Segment Start: Listed entries

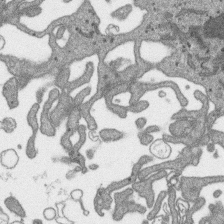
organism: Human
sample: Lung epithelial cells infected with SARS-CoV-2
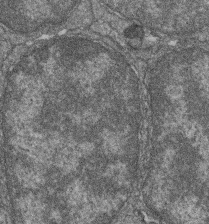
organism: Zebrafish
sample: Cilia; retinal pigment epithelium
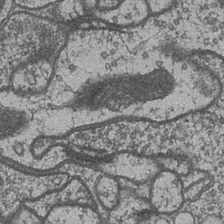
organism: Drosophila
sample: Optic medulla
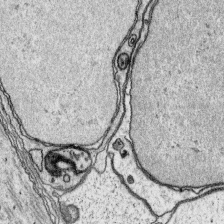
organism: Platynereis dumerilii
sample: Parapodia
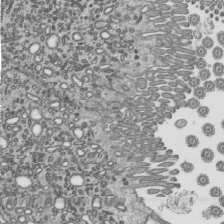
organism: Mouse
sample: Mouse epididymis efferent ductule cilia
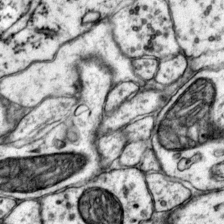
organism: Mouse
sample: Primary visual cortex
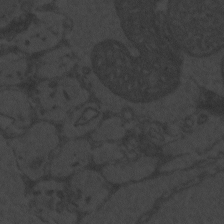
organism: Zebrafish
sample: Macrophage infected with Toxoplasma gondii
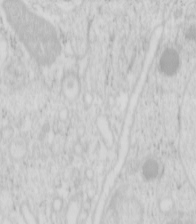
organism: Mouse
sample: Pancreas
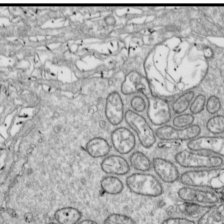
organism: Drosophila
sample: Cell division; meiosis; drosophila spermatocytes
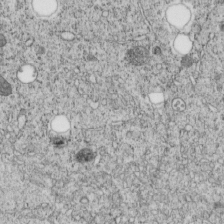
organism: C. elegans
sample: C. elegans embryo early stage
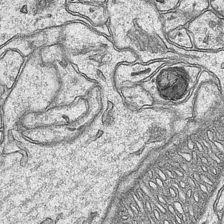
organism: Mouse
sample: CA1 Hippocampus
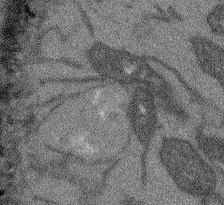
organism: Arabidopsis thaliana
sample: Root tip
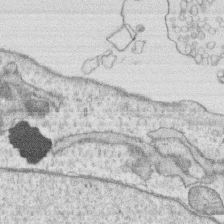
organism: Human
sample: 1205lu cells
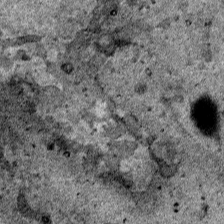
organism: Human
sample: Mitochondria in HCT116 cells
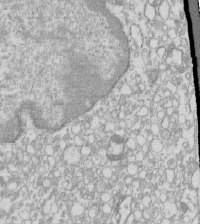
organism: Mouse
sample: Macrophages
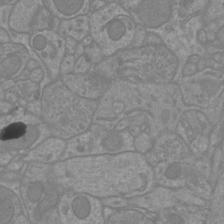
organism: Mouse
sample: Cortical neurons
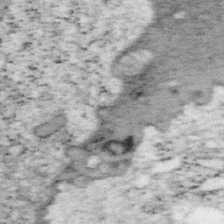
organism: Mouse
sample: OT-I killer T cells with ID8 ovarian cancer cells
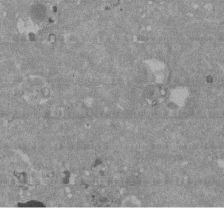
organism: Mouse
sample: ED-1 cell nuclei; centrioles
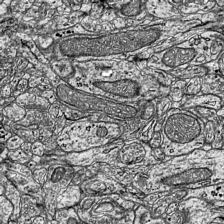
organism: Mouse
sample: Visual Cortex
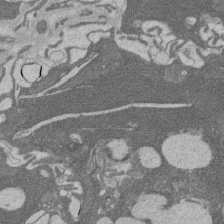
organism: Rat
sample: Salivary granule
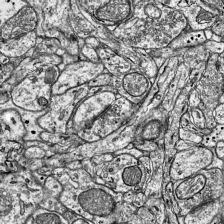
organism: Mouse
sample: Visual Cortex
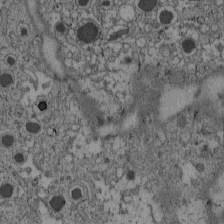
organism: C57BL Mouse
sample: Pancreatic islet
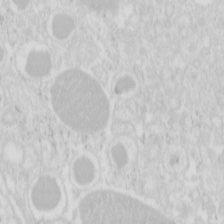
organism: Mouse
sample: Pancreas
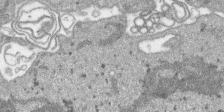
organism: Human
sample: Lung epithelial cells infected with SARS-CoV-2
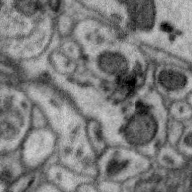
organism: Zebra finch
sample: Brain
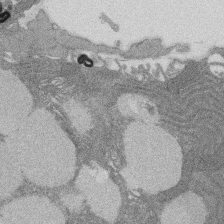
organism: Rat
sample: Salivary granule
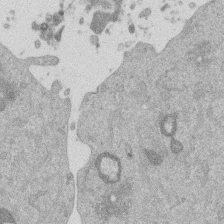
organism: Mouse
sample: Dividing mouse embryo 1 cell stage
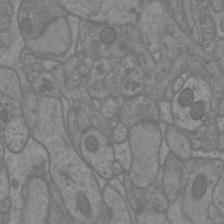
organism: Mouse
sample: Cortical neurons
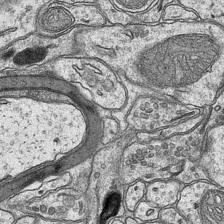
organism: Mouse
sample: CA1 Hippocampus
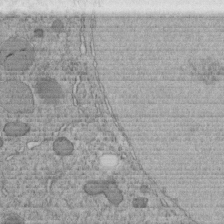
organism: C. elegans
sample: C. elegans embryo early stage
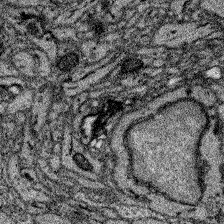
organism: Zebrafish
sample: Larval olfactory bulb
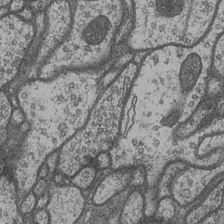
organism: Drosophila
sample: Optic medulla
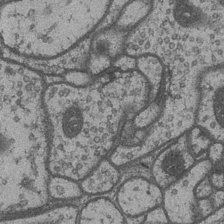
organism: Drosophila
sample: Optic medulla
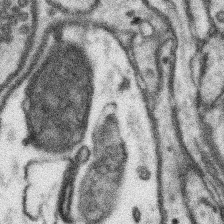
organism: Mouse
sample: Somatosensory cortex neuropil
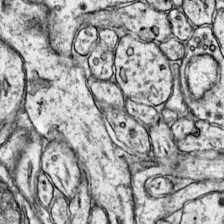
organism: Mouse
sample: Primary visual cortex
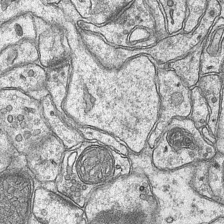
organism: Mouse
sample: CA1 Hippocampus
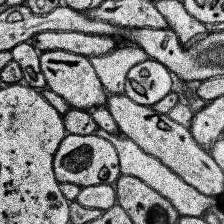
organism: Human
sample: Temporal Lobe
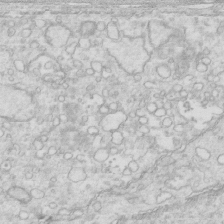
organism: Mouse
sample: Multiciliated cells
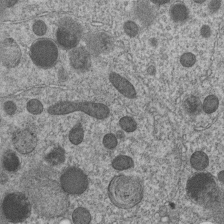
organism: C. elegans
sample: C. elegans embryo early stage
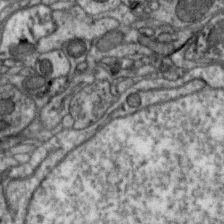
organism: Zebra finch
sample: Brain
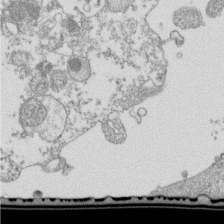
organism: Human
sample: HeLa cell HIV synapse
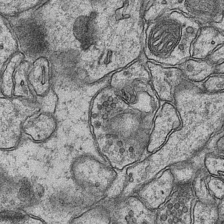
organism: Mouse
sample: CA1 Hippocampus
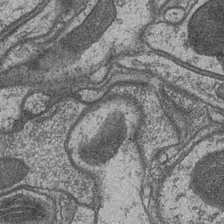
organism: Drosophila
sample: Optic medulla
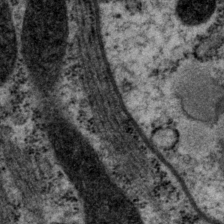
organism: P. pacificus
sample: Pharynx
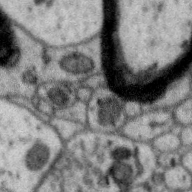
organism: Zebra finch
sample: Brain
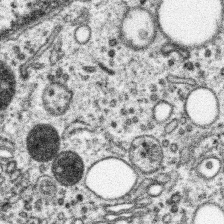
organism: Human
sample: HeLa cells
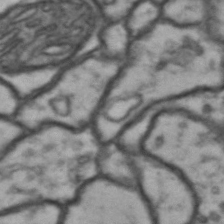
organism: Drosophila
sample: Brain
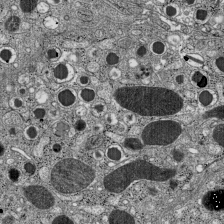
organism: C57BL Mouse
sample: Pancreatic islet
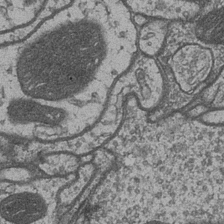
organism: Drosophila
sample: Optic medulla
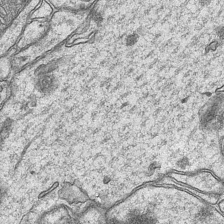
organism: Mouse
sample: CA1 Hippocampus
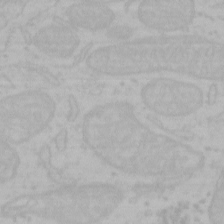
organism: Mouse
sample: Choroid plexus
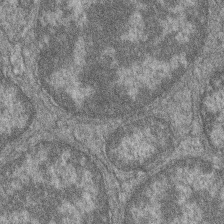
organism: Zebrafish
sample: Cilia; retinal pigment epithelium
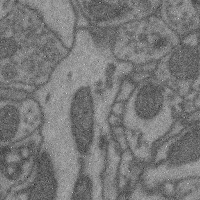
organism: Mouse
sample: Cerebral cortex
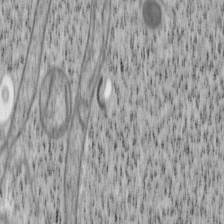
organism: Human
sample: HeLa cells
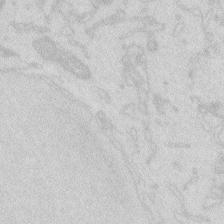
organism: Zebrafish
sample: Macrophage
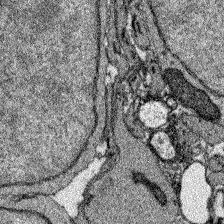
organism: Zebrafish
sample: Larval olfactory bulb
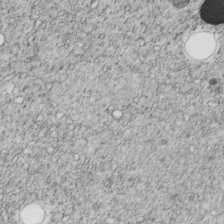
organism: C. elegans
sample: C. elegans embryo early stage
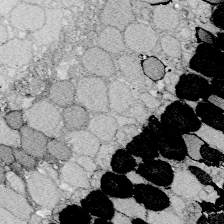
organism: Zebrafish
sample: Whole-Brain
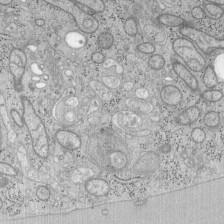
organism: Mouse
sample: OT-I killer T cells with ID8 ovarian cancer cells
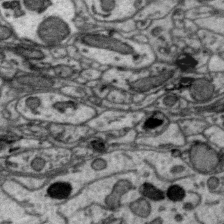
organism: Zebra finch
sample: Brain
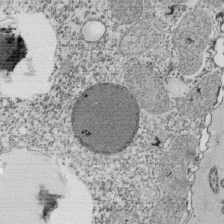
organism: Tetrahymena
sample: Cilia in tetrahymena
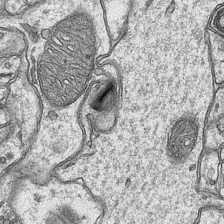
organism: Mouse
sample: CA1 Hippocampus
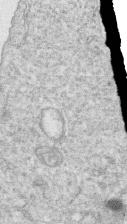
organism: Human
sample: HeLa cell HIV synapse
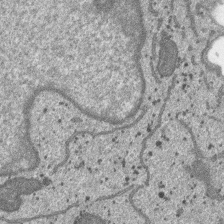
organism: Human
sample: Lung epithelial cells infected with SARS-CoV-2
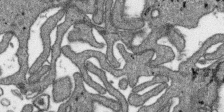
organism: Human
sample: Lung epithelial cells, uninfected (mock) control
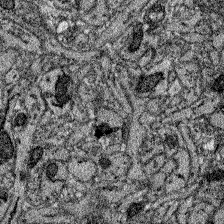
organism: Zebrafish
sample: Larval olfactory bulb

Segment End: Listed entries

Requirement: Repeat the records above exactly, leaving out any pictures they contain.

Exercise result:
organism: Human
sample: Lung epithelial cells infected with SARS-CoV-2
organism: Zebrafish
sample: Cilia; retinal pigment epithelium
organism: Drosophila
sample: Optic medulla
organism: Platynereis dumerilii
sample: Parapodia
organism: Mouse
sample: Mouse epididymis efferent ductule cilia
organism: Mouse
sample: Primary visual cortex
organism: Zebrafish
sample: Macrophage infected with Toxoplasma gondii
organism: Mouse
sample: Pancreas
organism: Drosophila
sample: Cell division; meiosis; drosophila spermatocytes
organism: C. elegans
sample: C. elegans embryo early stage
organism: Mouse
sample: CA1 Hippocampus
organism: Arabidopsis thaliana
sample: Root tip
organism: Human
sample: 1205lu cells
organism: Human
sample: Mitochondria in HCT116 cells
organism: Mouse
sample: Macrophages
organism: Mouse
sample: Cortical neurons
organism: Mouse
sample: OT-I killer T cells with ID8 ovarian cancer cells
organism: Mouse
sample: ED-1 cell nuclei; centrioles
organism: Mouse
sample: Visual Cortex
organism: Rat
sample: Salivary granule
organism: Mouse
sample: Visual Cortex
organism: C57BL Mouse
sample: Pancreatic islet
organism: Mouse
sample: Pancreas
organism: Human
sample: Lung epithelial cells infected with SARS-CoV-2
organism: Zebra finch
sample: Brain
organism: Rat
sample: Salivary granule
organism: Mouse
sample: Dividing mouse embryo 1 cell stage
organism: Mouse
sample: Cortical neurons
organism: Mouse
sample: CA1 Hippocampus
organism: C. elegans
sample: C. elegans embryo early stage
organism: Zebrafish
sample: Larval olfactory bulb
organism: Drosophila
sample: Optic medulla
organism: Drosophila
sample: Optic medulla
organism: Mouse
sample: Somatosensory cortex neuropil
organism: Mouse
sample: Primary visual cortex
organism: Mouse
sample: CA1 Hippocampus
organism: Human
sample: Temporal Lobe
organism: Mouse
sample: Multiciliated cells
organism: C. elegans
sample: C. elegans embryo early stage
organism: Zebra finch
sample: Brain
organism: Human
sample: HeLa cell HIV synapse
organism: Mouse
sample: CA1 Hippocampus
organism: Drosophila
sample: Optic medulla
organism: P. pacificus
sample: Pharynx
organism: Zebra finch
sample: Brain
organism: Human
sample: HeLa cells
organism: Drosophila
sample: Brain
organism: C57BL Mouse
sample: Pancreatic islet
organism: Drosophila
sample: Optic medulla
organism: Mouse
sample: CA1 Hippocampus
organism: Mouse
sample: Choroid plexus
organism: Zebrafish
sample: Cilia; retinal pigment epithelium
organism: Mouse
sample: Cerebral cortex
organism: Human
sample: HeLa cells
organism: Zebrafish
sample: Macrophage
organism: Zebrafish
sample: Larval olfactory bulb
organism: C. elegans
sample: C. elegans embryo early stage
organism: Zebrafish
sample: Whole-Brain
organism: Mouse
sample: OT-I killer T cells with ID8 ovarian cancer cells
organism: Zebra finch
sample: Brain
organism: Tetrahymena
sample: Cilia in tetrahymena
organism: Mouse
sample: CA1 Hippocampus
organism: Human
sample: HeLa cell HIV synapse
organism: Human
sample: Lung epithelial cells infected with SARS-CoV-2
organism: Human
sample: Lung epithelial cells, uninfected (mock) control
organism: Zebrafish
sample: Larval olfactory bulb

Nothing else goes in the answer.